Curse of Xanathon
- Cover art by Timothy Truman
- Code: X3
- TSR product code: 9056
- Rules required: D&D Expert Set
- Character levels: 5-7
- Campaign setting: Mystara
- Authors: Douglas Niles
- First published: 1982

Linked modules
- X1, X2, X3, X4, X5, X6, X7, X8, X9, X10, X11, X12, X13, XL1, XSOLO, XS2

= Curse of Xanathon =

Dungeons & Dragons adventure module

Curse of Xanathon is a Dungeons & Dragons adventure module designed by Douglas Niles for use with the D&D Expert Set. It was published by TSR, Inc. (TSR) in 1982 and is designed for 5–8 player characters of level 5–7.

==Plot summary==
Curse of Xanathon is an adventure in which the Duke of Rhoona begins issuing unusual decrees, such as ordering that the people must pay their taxes using beer instead of money, people must ride their horses backwards, and that dwarves must have their beards shaved and their bodies stretched to make them "presentable to human sensibilities". Duke Stephan is suffering from a curse which was brought upon him by Xanathon, chief cleric of the Ethengar Khanate immigrants living inside Rhoona's walls, and Stephen's own treacherous guard captain, Draco Stormsailer.

The player characters must discover the nature of the Duke's affliction. They will need to end the curse on the Duke so that he can lead his forces against an army of invaders. To do this, they need to find the antidote for the curse. They must battle Xanathon, Draco, and their minions to achieve this goal.

Lawrence Schick, in his sourcebook of roleplaying games, Heroic Worlds, describes the module as a town adventure in which the players are tasked with solving a mystery to remove a curse. The cursed town is threatened by a dwarven army, and the player characters must save the town.

==Publication history==
X3 Curse of Xanathon was written by Douglas Niles, with art by Tim Truman, and published by TSR in 1982 as a 32-page booklet with an outer folder. The module was designed as an adventure for 5th-7th level D&D characters.
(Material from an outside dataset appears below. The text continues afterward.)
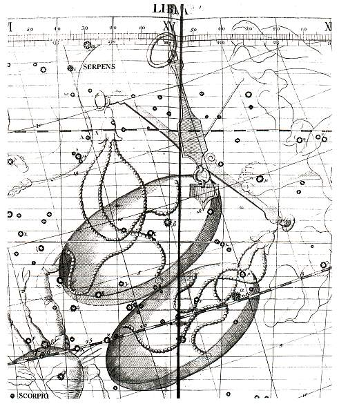 Libra

It was developed by Douglas Niles and Alan Hammack, and edited by Deborah Campbell Ritchie.

==Reception==
Doug Cowie gave the module a positive review in Imagine magazine, calling it a "welcome addition to the list of Expert Set modules." However, Cowie noted that the detective-style module required the player characters to proceed in an orderly fashion through five scenarios, and commented "No party of players that I have known ever does what they are supposed to, in the right order, through five different adventures." Cowie also pointed out that the players are railroaded by a non-player character who "pops up whenever the party is going astray" and that three of the five adventures are initiated by an appearance of the ducal herald. In spite of this, Cowie thought that "this is a good module to play", and he specifically praised the way the town is presented. He concluded by calling it "a module rich in character and invention ... although it is unlikely that any party will follow through the story line [...] without a lot of guidance."
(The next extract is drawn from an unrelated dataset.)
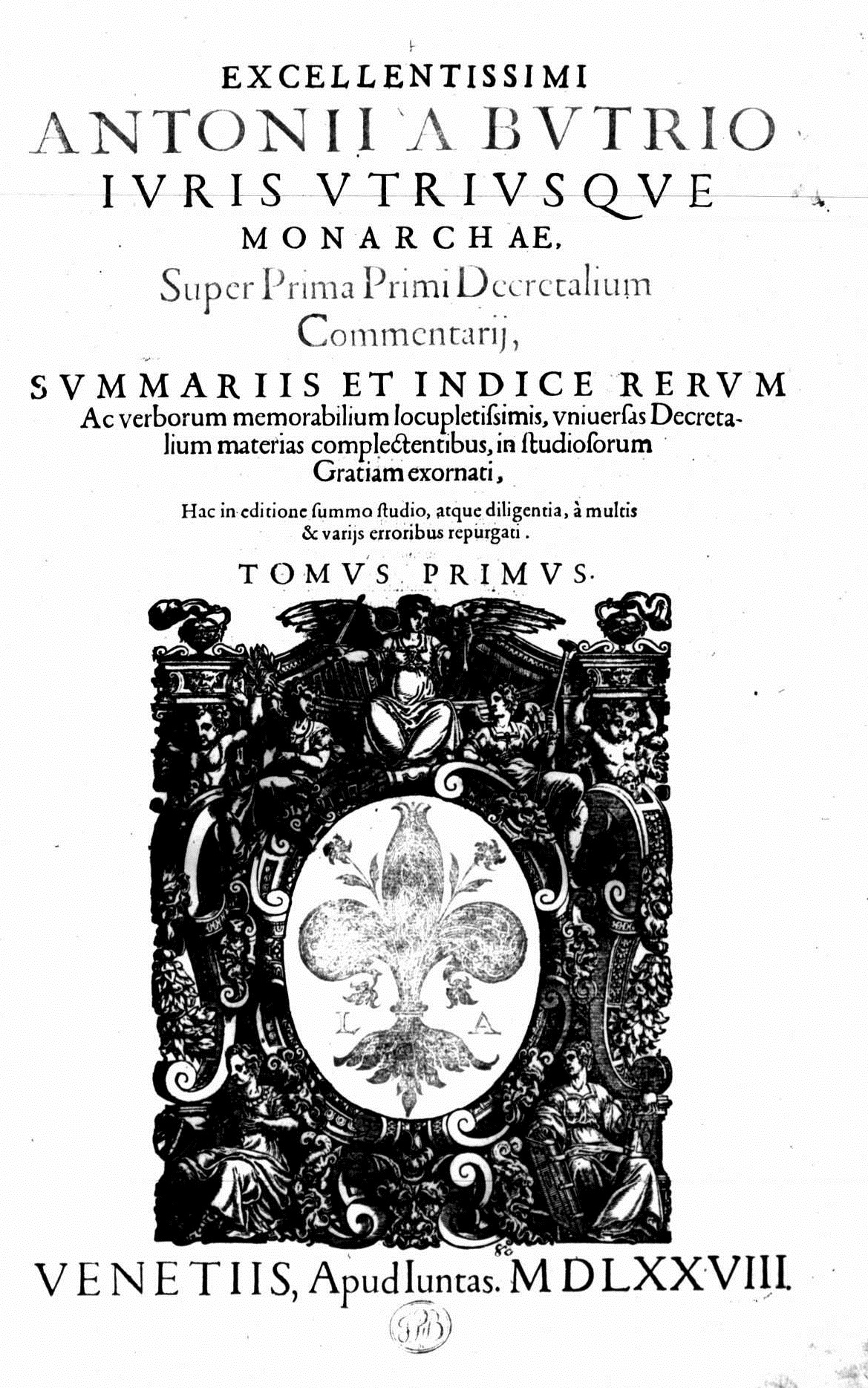 Frontespizio

In Issue 48 of White Dwarf, Jim Bambra called Curse of Xanathon a "detective adventure ... very much a programmed affair [where] players move through a series of distinct and logical stages, discovering clues as they go." Bambra pointed out that if the players fail to follow the clues, the Dungeon Master must direct them to the next encounter, which cuts down on the amount of freedom available to them. Bambra concluded by giving the adventure a rating of 7 out of 10, stating that the module was not as good as contemporaneous adventures released for Advanced Dungeons & Dragons, but thought it was superior to the two modules preceding it in the series, Isle of Dread and Castle Amber.
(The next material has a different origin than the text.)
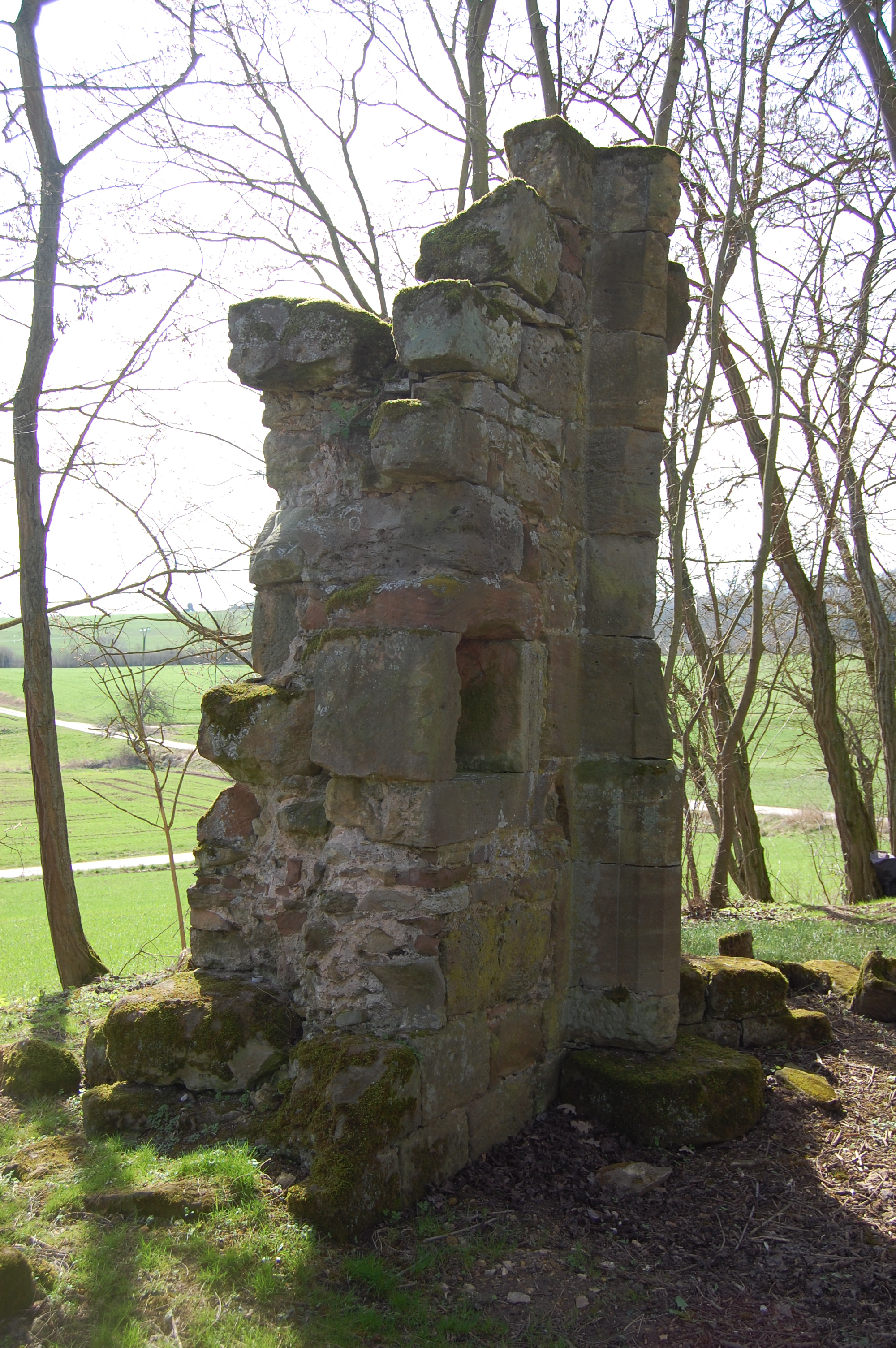 Rest eines Wandpfeilers des Chors der ehemaligen Kreuzkirche

The French RPG magazine La Gazette du Donjon gave this adventure a rating of 4 out of 5, saying, "This scenario has an impressive background. The plot is very enjoyable, with conspiracies, civil war and invasion awaiting your characters. The investigations are a little too simple, but the city is very pleasantly described with lots of details ... This module will delight players if it is led by a good DM."